**Your goal**
Reproduce the lines below exactly, from the one containing "sample: Visual Cortex" through the one containing "sample: Lung epithelial", both included. Leave out any pictures.

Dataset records
▼▼▼
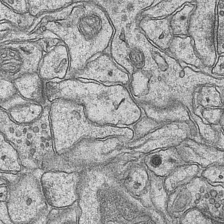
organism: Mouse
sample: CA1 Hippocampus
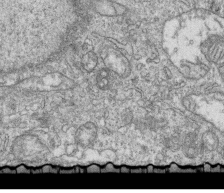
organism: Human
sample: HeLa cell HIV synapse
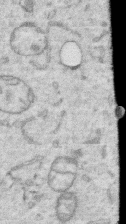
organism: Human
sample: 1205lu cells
▲▲▲
▼▼▼
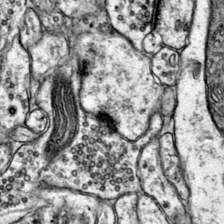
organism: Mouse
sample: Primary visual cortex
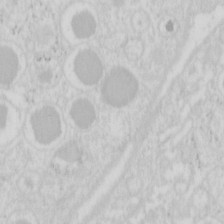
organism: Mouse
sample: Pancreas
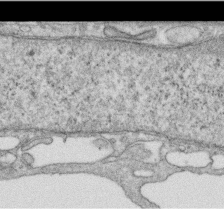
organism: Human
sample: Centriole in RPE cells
▲▲▲
▼▼▼
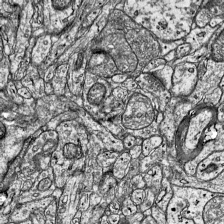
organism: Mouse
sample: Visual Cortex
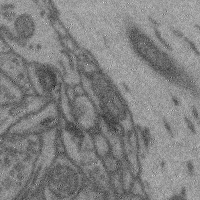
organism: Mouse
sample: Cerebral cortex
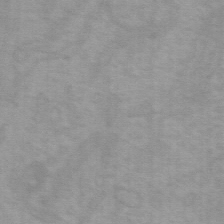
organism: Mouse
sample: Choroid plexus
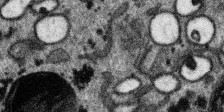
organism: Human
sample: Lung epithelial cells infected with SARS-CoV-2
▲▲▲
**Task response**
sample: Visual Cortex
organism: Mouse
sample: Cerebral cortex
organism: Mouse
sample: Choroid plexus
organism: Human
sample: Lung epithelial cells infected with SARS-CoV-2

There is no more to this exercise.